Visualize your child self (inner child) either walking up a pathway or through a door into the space you are in. Don’t worry if the visualization isn’t perfect yet, just do the best you can.
Inner Child Affirmations:
Then come face to face with your inner child and hug them tightly. You can recite some affirmations such as: ⠀
- “I am here”
- “I see you”
- “I’m listening”
- “You are safe now”
Spend as much time as you need. Comforting, affirming, conversing or giving advice. At this point you can allow any heavy childhood memories and experiences to surface. You may feel angry, upset, you may even cry. Just let it all flow and be released from your system. ⠀
You can then visualize your inner child filling with white light. Feel them dissolving into you, becoming fully integrated. When you come back to yourself just take a few minutes to process it all, and then write your experience down. ⠀
The first time you try this exercize the visuals will probably be unclear, and you will likely have trouble maintaining the space in your mind. Try your best and work with what you’ve got. With practice this will become as easy as walking into a physical room.

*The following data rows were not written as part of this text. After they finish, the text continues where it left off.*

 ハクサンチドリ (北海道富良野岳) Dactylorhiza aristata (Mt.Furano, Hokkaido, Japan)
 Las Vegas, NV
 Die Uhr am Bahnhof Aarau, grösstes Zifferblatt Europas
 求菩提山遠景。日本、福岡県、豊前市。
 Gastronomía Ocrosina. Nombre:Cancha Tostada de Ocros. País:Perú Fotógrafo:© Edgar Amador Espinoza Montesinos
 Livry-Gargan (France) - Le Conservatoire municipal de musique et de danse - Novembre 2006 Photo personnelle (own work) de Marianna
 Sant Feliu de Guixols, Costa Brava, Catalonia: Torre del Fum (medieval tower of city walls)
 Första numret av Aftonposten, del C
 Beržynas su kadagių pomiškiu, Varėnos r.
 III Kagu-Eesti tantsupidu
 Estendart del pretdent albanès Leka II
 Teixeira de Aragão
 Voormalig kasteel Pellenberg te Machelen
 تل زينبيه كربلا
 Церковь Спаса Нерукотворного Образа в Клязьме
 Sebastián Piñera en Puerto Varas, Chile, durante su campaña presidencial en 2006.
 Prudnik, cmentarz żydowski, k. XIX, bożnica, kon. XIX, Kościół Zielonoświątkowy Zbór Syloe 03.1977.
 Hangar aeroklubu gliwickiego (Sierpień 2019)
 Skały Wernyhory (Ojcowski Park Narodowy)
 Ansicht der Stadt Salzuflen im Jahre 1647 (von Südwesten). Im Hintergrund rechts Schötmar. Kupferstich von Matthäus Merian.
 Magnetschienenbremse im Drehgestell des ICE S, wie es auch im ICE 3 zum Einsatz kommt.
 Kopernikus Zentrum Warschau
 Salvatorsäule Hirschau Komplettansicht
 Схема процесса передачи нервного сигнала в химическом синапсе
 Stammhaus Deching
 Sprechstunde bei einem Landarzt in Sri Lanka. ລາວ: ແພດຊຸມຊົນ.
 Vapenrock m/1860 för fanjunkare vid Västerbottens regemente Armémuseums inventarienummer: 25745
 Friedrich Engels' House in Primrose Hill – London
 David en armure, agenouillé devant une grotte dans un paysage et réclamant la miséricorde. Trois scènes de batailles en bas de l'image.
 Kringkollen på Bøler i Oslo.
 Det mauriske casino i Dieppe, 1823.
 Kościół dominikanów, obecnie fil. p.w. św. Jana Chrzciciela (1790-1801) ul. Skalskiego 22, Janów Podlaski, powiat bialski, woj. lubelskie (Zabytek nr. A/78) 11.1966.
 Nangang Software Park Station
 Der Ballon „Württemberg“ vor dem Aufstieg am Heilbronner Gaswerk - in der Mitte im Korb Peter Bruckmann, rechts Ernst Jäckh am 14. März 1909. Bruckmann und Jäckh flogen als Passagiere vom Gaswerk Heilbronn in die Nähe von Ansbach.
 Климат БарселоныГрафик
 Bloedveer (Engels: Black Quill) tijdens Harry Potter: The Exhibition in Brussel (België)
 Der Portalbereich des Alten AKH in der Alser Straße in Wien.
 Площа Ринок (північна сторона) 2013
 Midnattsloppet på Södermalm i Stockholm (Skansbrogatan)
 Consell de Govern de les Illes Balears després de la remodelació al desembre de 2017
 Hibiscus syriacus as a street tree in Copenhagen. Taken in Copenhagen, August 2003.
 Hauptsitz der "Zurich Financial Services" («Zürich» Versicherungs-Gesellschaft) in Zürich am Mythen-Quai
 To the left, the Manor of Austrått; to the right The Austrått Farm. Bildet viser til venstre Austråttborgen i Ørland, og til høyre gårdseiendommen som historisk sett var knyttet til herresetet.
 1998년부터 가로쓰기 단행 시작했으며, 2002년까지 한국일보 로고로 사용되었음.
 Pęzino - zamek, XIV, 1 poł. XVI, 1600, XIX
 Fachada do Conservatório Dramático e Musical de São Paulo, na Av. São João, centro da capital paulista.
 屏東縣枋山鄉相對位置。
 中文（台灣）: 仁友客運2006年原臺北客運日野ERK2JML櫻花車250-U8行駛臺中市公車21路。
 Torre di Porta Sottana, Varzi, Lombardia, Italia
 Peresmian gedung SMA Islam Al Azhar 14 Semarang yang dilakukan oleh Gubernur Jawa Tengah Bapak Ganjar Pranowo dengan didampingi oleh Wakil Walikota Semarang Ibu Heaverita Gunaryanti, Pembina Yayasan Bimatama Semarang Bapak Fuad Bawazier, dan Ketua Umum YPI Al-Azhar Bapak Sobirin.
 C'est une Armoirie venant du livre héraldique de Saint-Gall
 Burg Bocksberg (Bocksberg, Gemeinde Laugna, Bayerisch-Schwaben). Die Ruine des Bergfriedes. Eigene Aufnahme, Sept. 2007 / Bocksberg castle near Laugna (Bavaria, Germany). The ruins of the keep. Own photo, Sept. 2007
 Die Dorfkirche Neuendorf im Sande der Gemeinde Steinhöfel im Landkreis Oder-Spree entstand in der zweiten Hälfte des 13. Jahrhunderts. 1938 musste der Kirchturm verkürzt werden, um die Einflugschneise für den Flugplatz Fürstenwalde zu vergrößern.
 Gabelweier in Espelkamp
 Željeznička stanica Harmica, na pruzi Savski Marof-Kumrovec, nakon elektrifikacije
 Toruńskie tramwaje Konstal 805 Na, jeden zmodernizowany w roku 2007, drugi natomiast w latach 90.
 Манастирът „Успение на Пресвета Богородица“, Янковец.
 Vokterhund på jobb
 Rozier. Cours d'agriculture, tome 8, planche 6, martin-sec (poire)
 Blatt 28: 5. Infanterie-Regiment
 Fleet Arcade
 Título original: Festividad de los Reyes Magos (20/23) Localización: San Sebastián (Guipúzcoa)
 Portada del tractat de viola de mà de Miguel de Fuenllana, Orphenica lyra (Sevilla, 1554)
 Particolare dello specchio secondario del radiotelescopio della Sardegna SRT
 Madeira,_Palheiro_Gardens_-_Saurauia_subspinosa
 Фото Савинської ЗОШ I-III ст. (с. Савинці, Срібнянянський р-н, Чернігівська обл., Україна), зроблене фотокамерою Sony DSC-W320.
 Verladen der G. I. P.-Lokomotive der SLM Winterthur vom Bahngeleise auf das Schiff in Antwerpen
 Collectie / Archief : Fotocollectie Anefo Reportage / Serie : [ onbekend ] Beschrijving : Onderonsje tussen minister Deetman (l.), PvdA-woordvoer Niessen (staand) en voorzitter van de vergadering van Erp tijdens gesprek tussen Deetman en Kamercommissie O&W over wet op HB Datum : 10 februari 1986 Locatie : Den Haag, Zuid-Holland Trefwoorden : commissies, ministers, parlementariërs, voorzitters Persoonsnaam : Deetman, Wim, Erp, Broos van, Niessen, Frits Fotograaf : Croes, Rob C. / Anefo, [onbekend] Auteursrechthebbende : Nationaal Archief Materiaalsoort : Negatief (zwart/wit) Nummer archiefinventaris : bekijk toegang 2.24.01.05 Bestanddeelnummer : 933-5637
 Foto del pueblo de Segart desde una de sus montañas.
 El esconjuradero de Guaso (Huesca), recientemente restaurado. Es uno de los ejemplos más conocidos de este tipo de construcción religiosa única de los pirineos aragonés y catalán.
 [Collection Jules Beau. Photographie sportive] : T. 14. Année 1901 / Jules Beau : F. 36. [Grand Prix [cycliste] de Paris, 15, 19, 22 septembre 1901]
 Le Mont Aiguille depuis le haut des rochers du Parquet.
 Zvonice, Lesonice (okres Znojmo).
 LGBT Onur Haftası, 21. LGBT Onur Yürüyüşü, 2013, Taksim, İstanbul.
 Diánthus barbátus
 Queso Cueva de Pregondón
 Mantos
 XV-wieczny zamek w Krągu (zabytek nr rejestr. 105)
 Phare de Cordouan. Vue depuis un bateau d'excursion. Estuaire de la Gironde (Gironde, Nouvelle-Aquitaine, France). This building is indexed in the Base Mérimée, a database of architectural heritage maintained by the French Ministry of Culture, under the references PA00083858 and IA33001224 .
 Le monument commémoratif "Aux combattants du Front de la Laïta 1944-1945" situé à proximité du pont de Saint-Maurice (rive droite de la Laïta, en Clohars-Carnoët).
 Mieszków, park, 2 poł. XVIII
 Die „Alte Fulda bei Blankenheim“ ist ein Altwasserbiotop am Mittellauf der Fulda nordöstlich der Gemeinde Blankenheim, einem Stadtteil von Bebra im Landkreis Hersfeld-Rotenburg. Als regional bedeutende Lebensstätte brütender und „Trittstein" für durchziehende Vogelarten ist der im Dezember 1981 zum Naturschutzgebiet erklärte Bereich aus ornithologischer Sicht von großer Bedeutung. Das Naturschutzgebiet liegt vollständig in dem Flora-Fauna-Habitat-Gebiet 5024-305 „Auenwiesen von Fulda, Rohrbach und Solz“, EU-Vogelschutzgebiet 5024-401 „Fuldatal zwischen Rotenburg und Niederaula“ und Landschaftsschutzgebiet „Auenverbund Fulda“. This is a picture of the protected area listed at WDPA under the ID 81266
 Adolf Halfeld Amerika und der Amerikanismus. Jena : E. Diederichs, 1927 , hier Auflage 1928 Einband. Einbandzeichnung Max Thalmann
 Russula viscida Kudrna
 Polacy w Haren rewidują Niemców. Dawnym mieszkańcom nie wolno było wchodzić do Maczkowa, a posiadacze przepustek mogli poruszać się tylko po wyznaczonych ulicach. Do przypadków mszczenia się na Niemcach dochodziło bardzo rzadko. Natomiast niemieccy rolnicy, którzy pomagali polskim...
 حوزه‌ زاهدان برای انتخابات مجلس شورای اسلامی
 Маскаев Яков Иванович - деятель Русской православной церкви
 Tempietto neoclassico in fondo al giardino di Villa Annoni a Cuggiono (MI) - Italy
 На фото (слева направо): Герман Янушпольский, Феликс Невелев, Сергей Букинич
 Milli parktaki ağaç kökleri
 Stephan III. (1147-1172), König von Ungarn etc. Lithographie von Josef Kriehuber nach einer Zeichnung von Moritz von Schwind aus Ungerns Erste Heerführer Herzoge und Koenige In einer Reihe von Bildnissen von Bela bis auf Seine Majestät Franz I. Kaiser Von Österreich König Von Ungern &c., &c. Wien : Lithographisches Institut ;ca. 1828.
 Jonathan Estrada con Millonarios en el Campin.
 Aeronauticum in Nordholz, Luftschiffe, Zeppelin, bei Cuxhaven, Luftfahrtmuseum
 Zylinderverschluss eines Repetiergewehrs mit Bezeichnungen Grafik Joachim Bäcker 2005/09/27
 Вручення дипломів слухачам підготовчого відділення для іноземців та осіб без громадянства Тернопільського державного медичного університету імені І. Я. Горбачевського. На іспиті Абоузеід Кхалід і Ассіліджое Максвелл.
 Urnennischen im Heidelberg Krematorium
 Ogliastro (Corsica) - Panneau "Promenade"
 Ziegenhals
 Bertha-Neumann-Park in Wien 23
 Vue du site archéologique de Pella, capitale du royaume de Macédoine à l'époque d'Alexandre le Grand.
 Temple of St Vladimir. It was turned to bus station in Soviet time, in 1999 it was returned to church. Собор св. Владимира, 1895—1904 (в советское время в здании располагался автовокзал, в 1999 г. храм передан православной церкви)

Treat this space just as you would any sacred space you work in. As you revisit it in future sessions you’ll start building up a familiar energy here, one of complete safety and security. This is an inner sanctuary you should feel comfortable retreating to.
Signs Your Inner Child is Healing
- You are more introspective and less reactive
- You are more aware of your triggers
- You communicate clearer
- You aren’t as influenced by outside judgement
- You can set clear boundaries
- Your self love is growing
- You aren’t afraid to be playful
- You are filled with a renewed sense of awe
Remember that the inner child is not just a wounded aspect, it also contains the positive beliefs and habits we picked up in childhood. The inner child is also the aspect of ourselves that is filled with endless awe and playful energy.
When you approach inner child healing make sure you embrace both the light and dark sides. The idea is to bring balance to all aspects of yourself, and integrate those parts you have repressed. Take things slowly and do the best you can – this can be intense work.